Quando il meccanico, rientrato nell’hangar, gli ebbe reso conto della commissione compiuta e ripetuto la frase di Eva: — Come vorrei che fosse finito tutto! — egli diede subito ordine che si portasse fuori la macchina.

Dal suo posto, Eva vide due carabinieri far largo sullo spiazzo dinanzi al capanno e la gente che era sul campo assieparsi di qua e di là dalla tettoia e la prodigiosa macchina apparire alfine, tutta bianca e tutta lucente, accolta da un uragano d’applausi.

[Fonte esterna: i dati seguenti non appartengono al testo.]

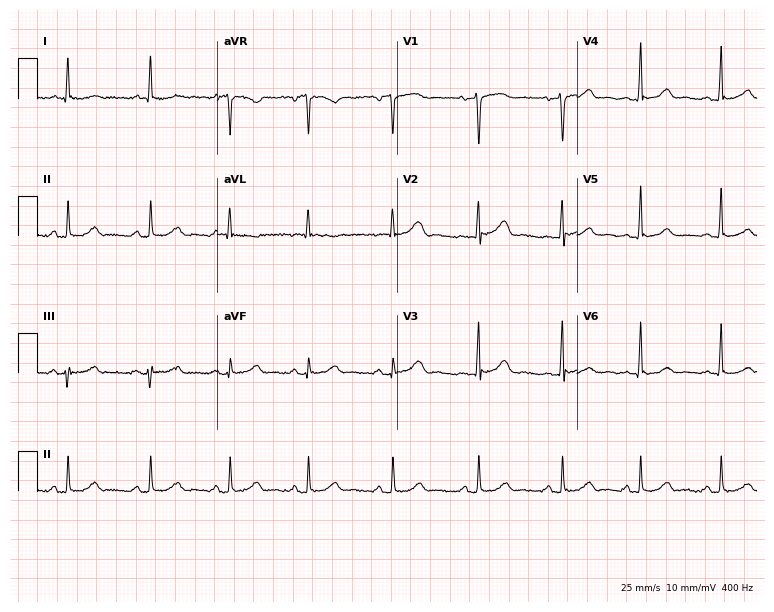
ECG (7.3-second recording at 400 Hz) — a 50-year-old female. Screened for six findings — first-degree AV block, right bundle branch block (RBBB), left bundle branch block (LBBB), sinus bradycardia, atrial fibrillation (AF), sinus tachycardia — none is recorded.
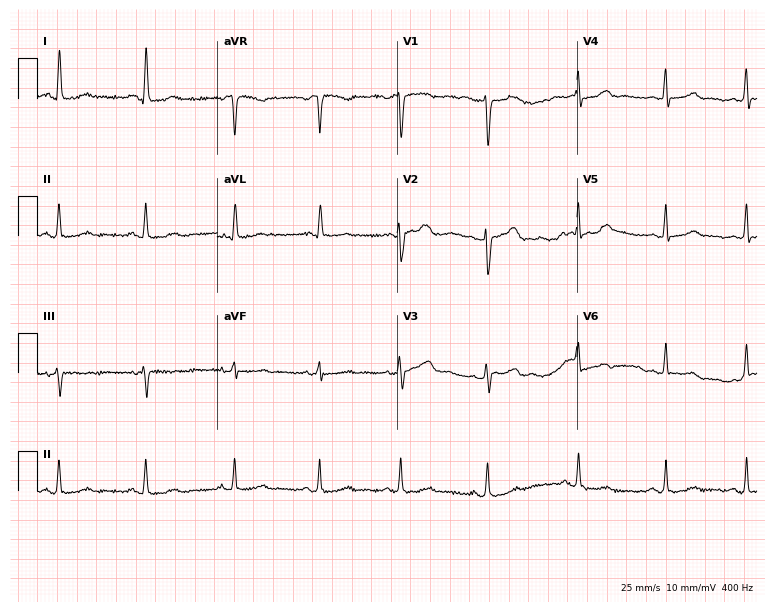
Electrocardiogram (7.3-second recording at 400 Hz), a 32-year-old female. Overall reading on record: normal ECG.
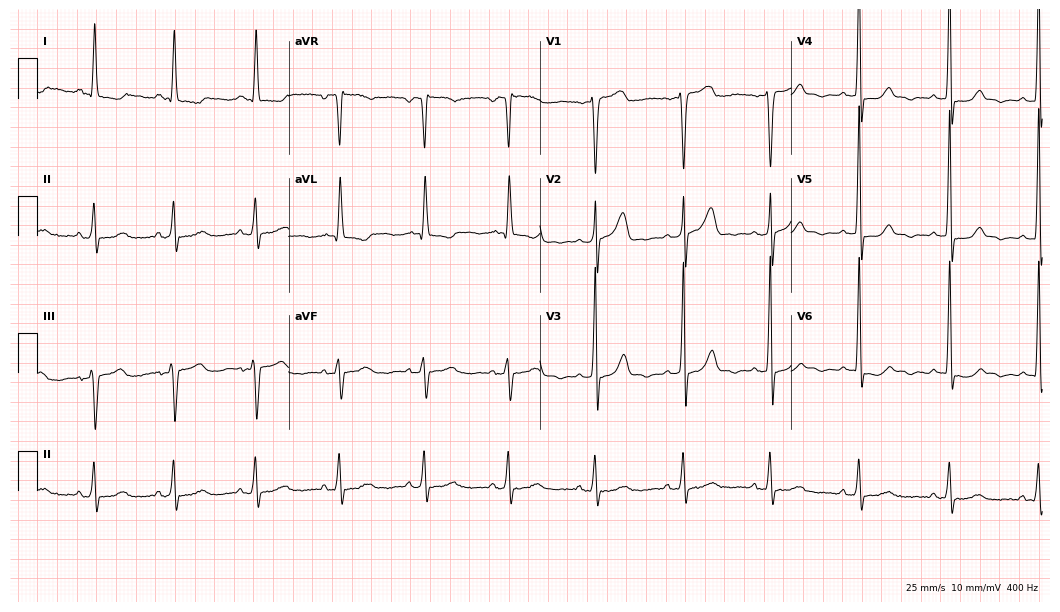
12-lead ECG (10.2-second recording at 400 Hz) from a 53-year-old female patient. Screened for six findings — first-degree AV block, right bundle branch block, left bundle branch block, sinus bradycardia, atrial fibrillation, sinus tachycardia — none is recorded. Other findings, if any, are not listed.
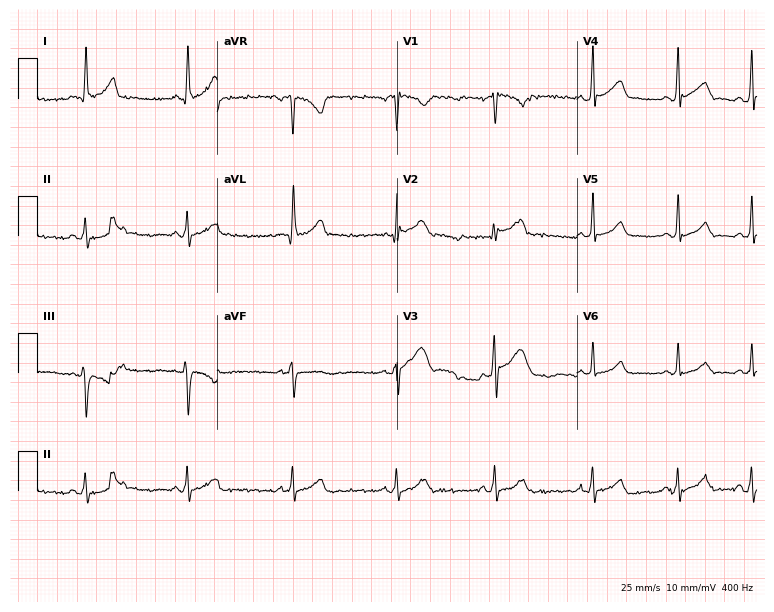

Qualcuno, nel pubblico, manifestò la sorpresa che era in molti:

— Come? non vola il Rolla per primo?

— Pare di no poichè Rolla pilota un biplano e questo è un monoplano Blériot.

— Forse volerà dopo.

— Forse.

Adesso la macchina era immobile sullo spiazzo sgombro visibile nitidamente in ogni sua parte agli occhi di tutti, occhi di profani in massima parte, che per la prima volta contemplavano il congegno prodigioso collo stupore attonito di fanciulli.

Anche Eva contemplava la macchina per la prima volta e la colpì subito, prima d’ogni altra cosa, la forma singolare del fusto così simile a quello d’una bara....

— Una bara alata, — ella pensò con un brivido.

Scacciò con un moto di ribellione il pensiero triste che le pareva un presentimento lugubre e forzò la sua attenzione a seguire gli ultimi preparativi dei meccanici.